→ **Given material**:

--- START ---

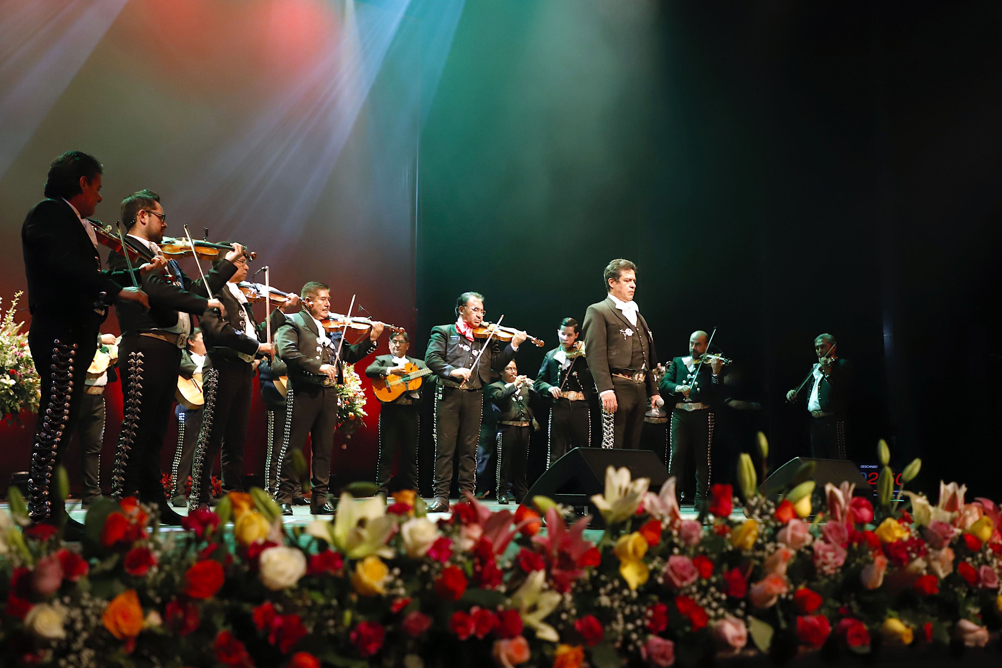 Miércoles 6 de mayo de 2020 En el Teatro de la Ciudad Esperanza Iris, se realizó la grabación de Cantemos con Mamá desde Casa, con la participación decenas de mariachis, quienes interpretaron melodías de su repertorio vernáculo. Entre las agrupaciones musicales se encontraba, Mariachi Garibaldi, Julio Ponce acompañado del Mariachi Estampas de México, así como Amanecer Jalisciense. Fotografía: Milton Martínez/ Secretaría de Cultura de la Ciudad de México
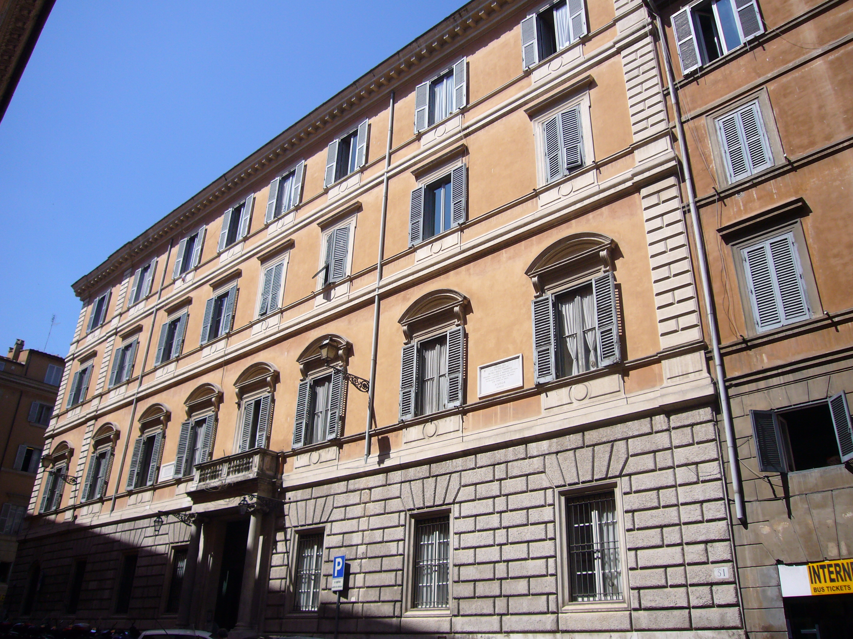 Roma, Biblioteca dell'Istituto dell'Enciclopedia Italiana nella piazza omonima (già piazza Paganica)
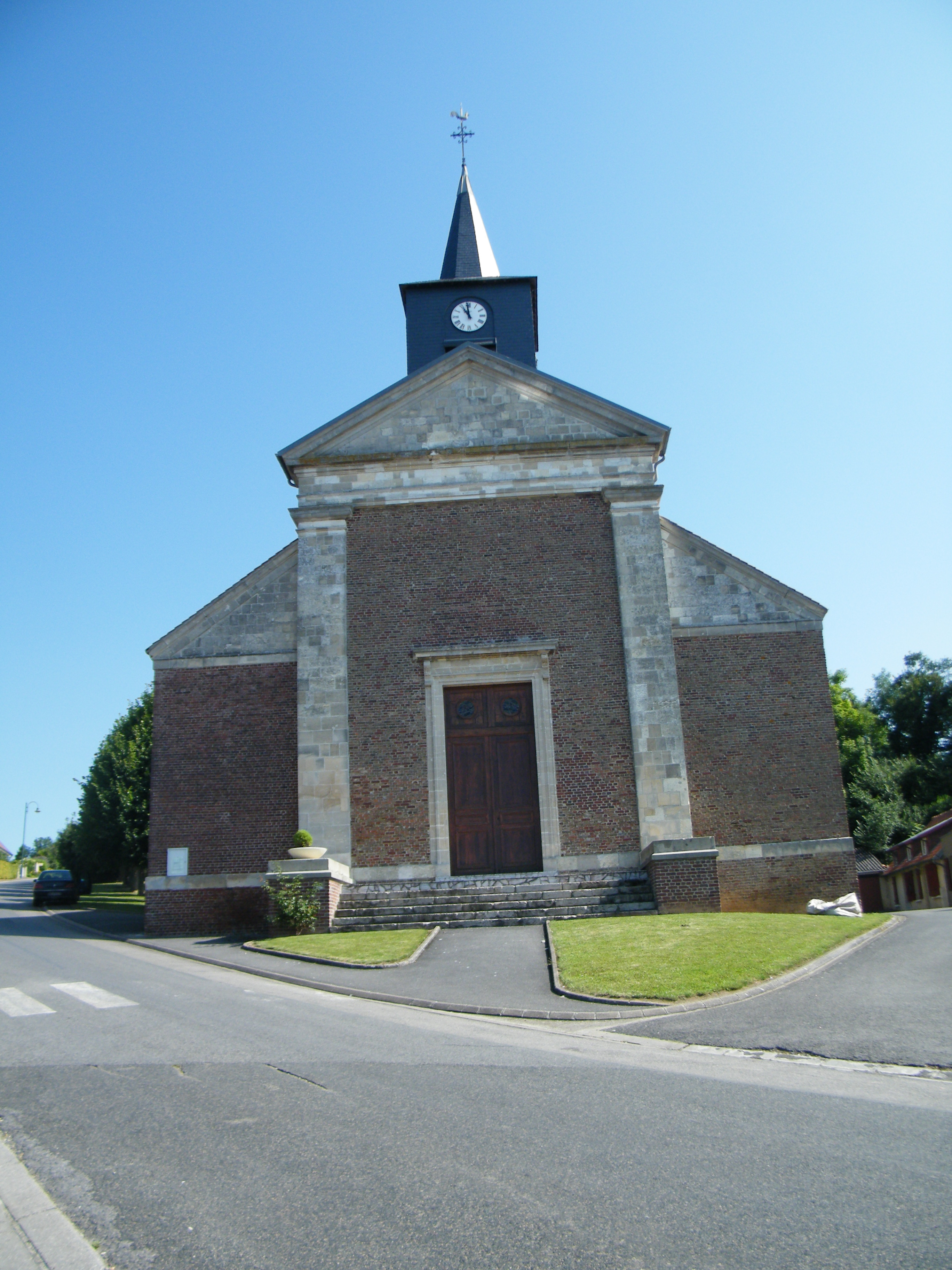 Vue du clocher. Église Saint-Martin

--- END ---

→ **Work instruction**: The listing above should be repeated word for word, with every image left out.

→ **Solution below**:
 Miércoles 6 de mayo de 2020 En el Teatro de la Ciudad Esperanza Iris, se realizó la grabación de Cantemos con Mamá desde Casa, con la participación decenas de mariachis, quienes interpretaron melodías de su repertorio vernáculo. Entre las agrupaciones musicales se encontraba, Mariachi Garibaldi, Julio Ponce acompañado del Mariachi Estampas de México, así como Amanecer Jalisciense. Fotografía: Milton Martínez/ Secretaría de Cultura de la Ciudad de México
 Roma, Biblioteca dell'Istituto dell'Enciclopedia Italiana nella piazza omonima (già piazza Paganica)
 Vue du clocher. Église Saint-Martin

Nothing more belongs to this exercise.